BACKGROUND: Polypharmacy (use of ≥5 different medications) and potentially inappropriate medication (PIM) are well-known risk factors for numerous negative health outcomes. However, the use of polypharmacy and PIM in people with dementia is not well-described.

OBJECTIVE: To examine the prevalence of polypharmacy and PIM in older people with and without dementia in a nationwide population.

METHODS: Cross-sectional study of the Danish population aged ≥65 in 2014 (n = 1,032,120) based on register data, including information on diagnoses and dispensed prescriptions. Polypharmacy and PIM use among people with (n = 35,476) and without dementia (n = 994,231) were compared, stratified by living situation and adjusted for age, sex, and comorbidity. The red-yellow-green list from the Danish Institute for Rational Pharmacotherapy and the German PRISCUS list were used to define PIM.

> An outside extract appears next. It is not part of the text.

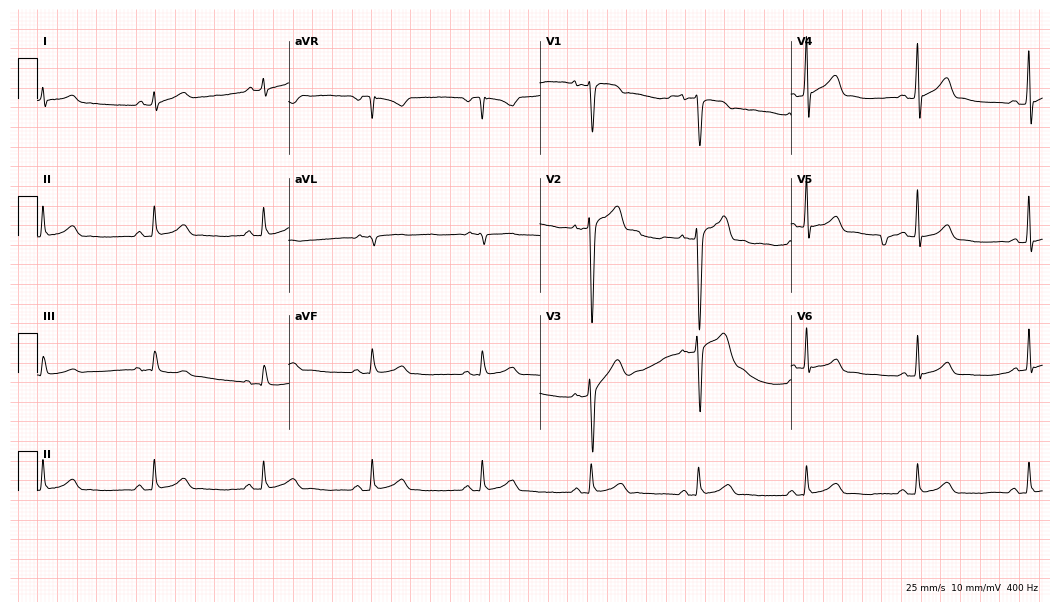
Electrocardiogram (10.2-second recording at 400 Hz), a male patient, 49 years old. Overall reading on record: normal ECG.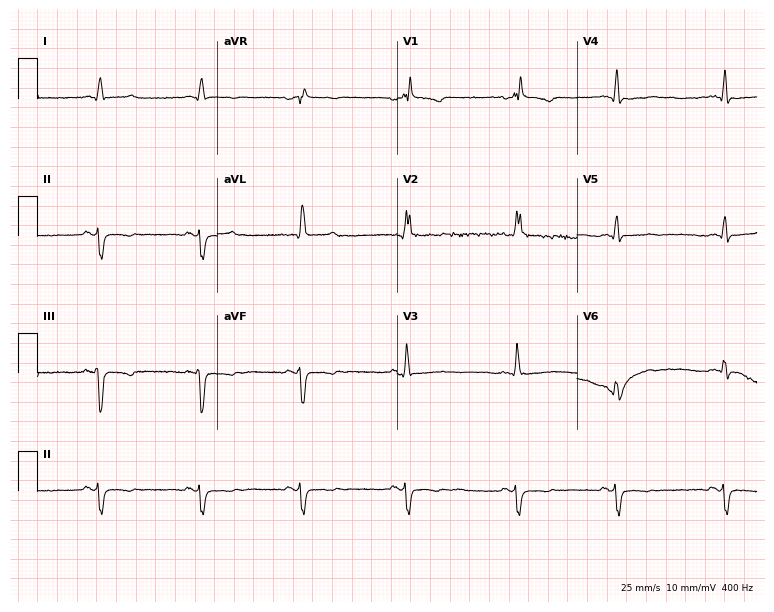
Standard 12-lead ECG recorded from a woman, 44 years old. None of these six findings is recorded: first-degree AV block, right bundle branch block, left bundle branch block, sinus bradycardia, atrial fibrillation, sinus tachycardia.

RESULTS: People with dementia were more frequently exposed to polypharmacy (dementia: 62.6% versus no-dementia: 35.1%, p < 0.001) and likewise PIM (red-yellow-green: 45.0% versus 29.7%, p < 0.001; PRISCUS: 24.4% versus 13.2%, p < 0.001). After adjustments for age, sex, and comorbidity, the likelihood of polypharmacy and PIM was higher for community-dwelling people with dementia than without dementia (odds ratio (OR); [95% confidence interval (CI)] polypharmacy: 1.50 [1.45-1.55]; red-yellow-green: 1.27 [1.23-1.31]; PRISCUS: 1.25 [1.20-1.30]). In contrast, dementia slightly decreased the odds of polypharmacy and PIM in nursing home residents.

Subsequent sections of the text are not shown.